Background removal and normalization processing are carried out on the acquired Raman spectrum, and the processed spectrum is used for subsequent data analysis;

(4) bacterial fungus identification

3. The method for rapidly identifying bacteria and fungi by using Raman spectroscopy as claimed in claim 2, wherein in step (1), the low Raman background slide comprises a single crystal CaF₂Glass slide, BaF₂A glass slide or an aluminized glass slide.

4. The method for rapidly identifying bacteria and fungi by using Raman spectroscopy as claimed in claim 2, wherein in step (1), the low Raman background glass slide is purchased from Shanghai deuterium peak medical instruments Inc., Cat No 1001.

5. The method for rapidly identifying bacteria and fungi by using Raman spectroscopy as claimed in claim 2, wherein in step (2), the silicon chip is calibrated before the test by using the confocal Raman microscope, so that the Raman spectrum peak shift of the silicon is 520.73cm, and thallus is found in the microscope field.
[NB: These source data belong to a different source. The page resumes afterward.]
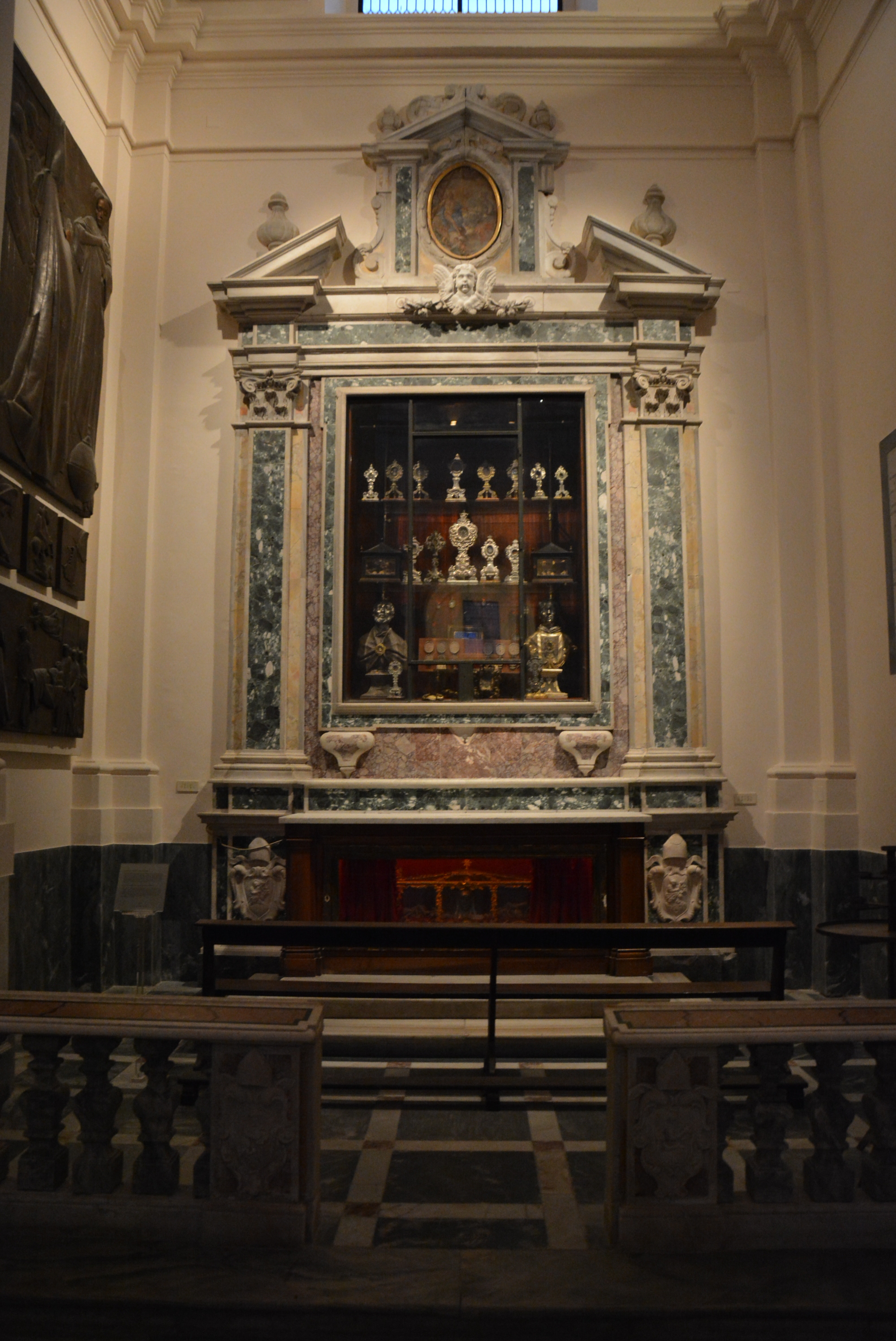 La cattedrale di Salerno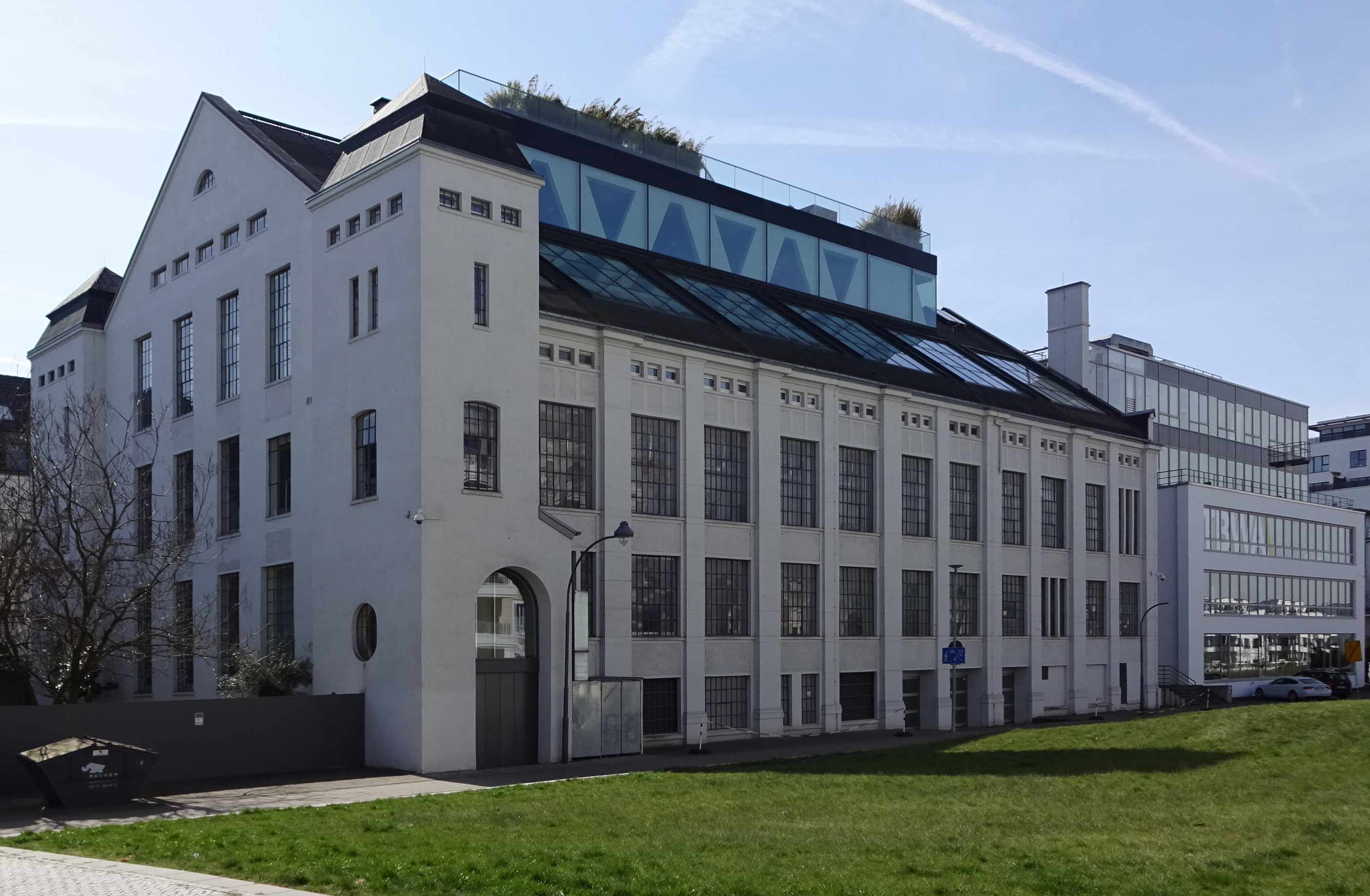 Gebäude "Julia Stoschek Collection und Foundation e.V." Schanzenstraße 54 und 54a, Seite zum Greifweg, Düsseldorf-Oberkassel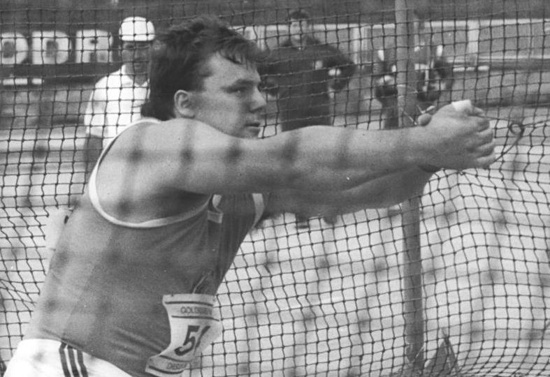 Gunther Rodehau ADN-ZB Thieme 17.8.86 Dresden: Goldenes Oval- Der einheimische Gunther Rodehau überzeugte am 16.8.86 beim Leichtathletik-Sportfest "Goldenes Oval" im Dresdner Heinz-Steyer-Stadion mit guten 81,70 m im Hammerwerfen.

6. The method for rapidly identifying bacteria and fungi by using Raman spectroscopy according to claim 2, wherein in the step (2), the Raman spectrum is collected under the following collection conditions: a 532nm laser is used, the laser power is set to be 4-15 mW, the integration time is 5-20 s, and the spectrum collection range is set to include 300-1800 cm of the fingerprint area spectrum of the cell^-1。

7. The method for rapidly identifying bacteria and fungi by using Raman spectroscopy according to claim 2, wherein in the step (2), the number of Raman spectra collected per strain in the library construction is more than 200, and the test data is more than 10.

8. The method for rapidly identifying bacteria and fungi by using Raman spectroscopy according to claim 2, wherein in the step (3), the background removal is selected from linear or polynomial algorithms, the order and the number of points are respectively set, the normalization process is selected to be divided by the area of the spectrum or divided by the maximum value, and the same treatment is ensured to be carried out on all the spectra during the background removal and the normalization processes.

9. The method for rapidly identifying bacteria and fungi by using Raman spectroscopy as claimed in claim 2, wherein in the step (4), the specific peak positions of the fingerprint regions of bacteria and fungi are selected, and the fungi are analyzed by testing to contain specific substances such as Cytochrome C which is only distributed in mitochondria and has Raman shift of 750cm^-1、1128cm^-1、1583cm^-1The specific peak position of the bacteria is 810cm^-1And 1240cm^-1Two most typical RNA peaks and a peak at 1480cm^-1The amide II peak of (1) can be accurately determined by using the specific peak positionsBacteria and fungi were identified.

10. The method for rapidly identifying bacteria and fungi by using Raman spectroscopy according to claim 2, wherein in the step (4), the machine learning algorithm comprises PCA-DFA, PCA-SVM, CNN;

before DFA and SVM analysis, PCA analysis is carried out to reduce the dimension of multi-dimensional data, then DFA analysis or SVM analysis is used to carry out linear recombination on complex variables after dimension reduction, complexity is simplified, and therefore the maximum change between two or more groups can be seen, and the changes are transferable, so that the changes can be applied when new data are substituted;

CNN adopts mxnet deep learning frame to construct Densenet neural network for deep network learning and training, each layer in Densenet uses the characteristics of all previous layers as input, and its own characteristics as input of all subsequent layers.